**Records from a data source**
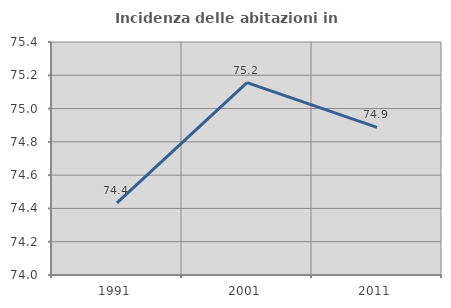
| Category | Incidenza delle abitazioni in proprietà  |
|---|---|
| 1991.0 | 74.434 |
| 2001.0 | 75.156 |
| 2011.0 | 74.887 |

**TASK BRIEF**
Since the pictures are not wanted, write out the rest of the data exactly as it reads.

**THE COMPLETED TASK**
| Category | Incidenza delle abitazioni in proprietà  |
|---|---|
| 1991.0 | 74.434 |
| 2001.0 | 75.156 |
| 2011.0 | 74.887 |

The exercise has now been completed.